Modeling Relationships

Once you've determined that a relationship exists, you must model it by including attributes from one relation (the primary relation) in the other (the foreign relation), as shown in Figure 3-3.

The choice of primary and foreign relations isn't arbitrary. It is determined first by the cardinality of the relationship and secondin the rare situation where there is any doubtby the semantics of the data model. For example, given two relations that have a one-to-many relationship, the relation on the one side is always the primary relation, while the relation on the many side is always the foreign relation. That is, a candidate key from the relation on the one side is added (as a foreign key) to the relation on the many side. We'll be looking at this issue as we examine each type of relationship in the rest of this chapter.

On Diagramming Relationships You'll notice some differences between Figure 3-3 and the formal E/R diagram shown in Figure 1-6 on page 22. First, the attributes are not shown as separate objects. At this level of design, you're primarily interested in the relationships between entities, not their composition. I find showing the attributes separately to be distracting, and it clutters up the diagram. Second, the relationships are not labeled. Some analysts (and some diagramming tools) add a descriptive label to each relationship. In our example, the label might be something along the lines of "Orders consist of OrderDetails". I find labeling unnecessary, and because the description of the relationship changes depending on which direction you're reading it (teachers teach students, but students learn from teachers), labels can sometimes be confusing. As I said, I've found this style of diagram useful when working with clients, and it's easy to draw by hand or by using a diagramming tool such as Microsoft Visio. But Microsoft Access, Microsoft SQL Server, and Microsoft Visual Studio all provide diagramming tools that have their own conventions, and you may decide to use them in preference to, or in addition to, the technique I've shown. The advantage of using either the Access relationships window (for a Jet database engine ".mdb" file) or database diagrams (for a database implemented using SQL Server) is that the diagrams become part of the database and automatically reflect changes to it. Unfortunately, this is also the greatest disadvantage of these tools. You can't build abstract diagrams; you must build the physical tables. There is always a danger in jumping into anything that even looks like implementation too early in the design process, before the implementation model has been finalized. In my own work, I often use both abstract diagrams and ones that are embedded in the database. I create abstract diagrams in the early stages of the design process, and use one of the Microsoft tools once the conceptual design has been finalized and I'm documenting the physical database schema.

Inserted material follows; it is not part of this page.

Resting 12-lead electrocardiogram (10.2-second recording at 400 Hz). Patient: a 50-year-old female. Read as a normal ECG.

And, of course, you don't just copy any attributes from the primary relation to the foreign relation; you must choose attributes that uniquely identify the primary entity. In other words, you add the attributes that make up the candidate key in the primary relation to the foreign relation. Not surprisingly, the duplicated attributes become known as the foreign key in the foreign relations. In the example shown in Figure 3-3, OrderIDthe candidate key of the Orders relationhas been added to the OrderDetails relation. Orders is the primary relation, and OrderDetails is the foreign relation.

Note that the candidate key/foreign key pair that models the relationship need not be the primary key of the primary table; any candidate key will serve. You should use the candidate key that makes the most sense semantically.

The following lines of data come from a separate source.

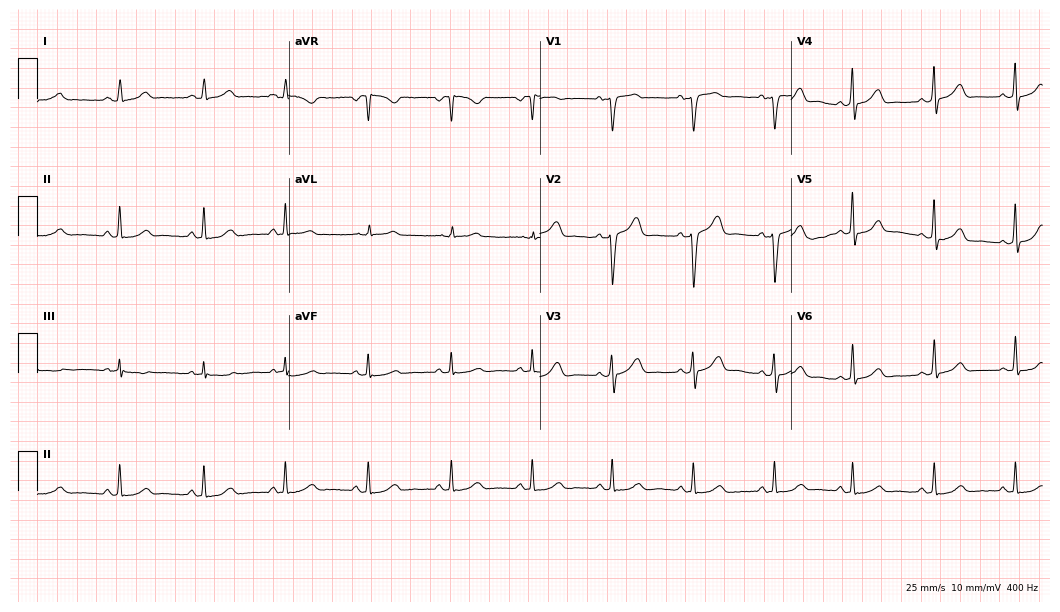
12-lead ECG (10.2-second recording at 400 Hz) from a 46-year-old female. Screened for six findings — first-degree AV block, right bundle branch block, left bundle branch block, sinus bradycardia, atrial fibrillation, sinus tachycardia — none is recorded. Only these six findings were labelled.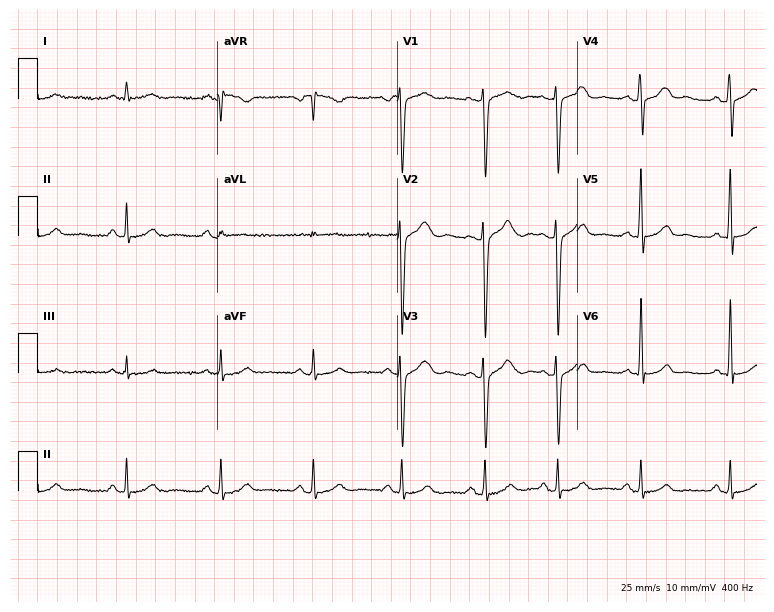
12-lead ECG from a 35-year-old male patient. Labelled as a normal ECG.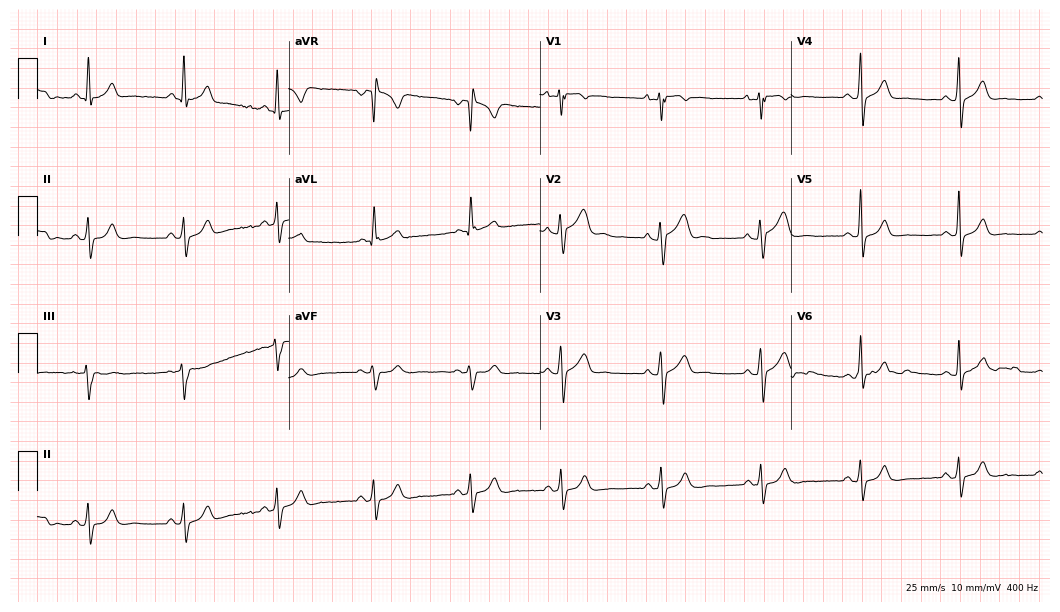
12-lead ECG from a 19-year-old man. No first-degree AV block, right bundle branch block (RBBB), left bundle branch block (LBBB), sinus bradycardia, atrial fibrillation (AF) or sinus tachycardia recorded for this tracing. Other findings, if any, are not listed.

Sometimes you'll want to model not only the fact that a relationship exists, but also certain properties of the relationshipits duration or its commencement date, for example. In this case, it's useful to create an abstract relation representing the relationship. The Positions relation, shown in Figure 3-4, is an example of a "relationship relation".

Separate relations representing relationships complicate the data model somewhat, and one might be tempted to simply include the relationship attributes in one of the participating relations. This approach isn't necessarily disastrous, but if there are a lot of attributes or a lot of relations with attributes, it can get unwieldy. More importantly, a distinct relationship entity allows you to track the history of a relationship. The model shown in Figure 3-4, for example, allows you to determine an individual's employment history, which would not have been possible had Position been made an attribute of the Employees relation.

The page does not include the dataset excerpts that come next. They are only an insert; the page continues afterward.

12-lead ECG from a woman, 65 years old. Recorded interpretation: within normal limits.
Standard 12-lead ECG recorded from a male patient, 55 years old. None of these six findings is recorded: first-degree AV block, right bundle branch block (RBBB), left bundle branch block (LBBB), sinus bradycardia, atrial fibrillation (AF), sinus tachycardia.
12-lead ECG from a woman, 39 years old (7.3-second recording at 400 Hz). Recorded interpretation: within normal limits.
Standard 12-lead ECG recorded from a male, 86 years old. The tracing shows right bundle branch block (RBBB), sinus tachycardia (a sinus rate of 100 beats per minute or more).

Abstract relationship entities are also useful when you need to track the way a relationship changes over time. Figure 3-5, for example, is a State Transition diagram describing the possible legal changes in an individual's marital status.

State Transition diagrams are not difficult to understand. Each vertical line indicates a valid state, while a horizontal line represents a change from one state to another. For example, an individual can go from "married" to "divorced", and vice versa, but not from "divorced" to "never married".

Now, if all you need to model is an individual's current marital status, you don't need to implement an abstract relationship entity to make sure only valid changes are made. But if you ever need to know that John and Mary Smith were married in 1953 and divorced in 1972, and that Mary remarried in 1975 but was widowed in 1986, then you'll need an abstract relationship entity to track that.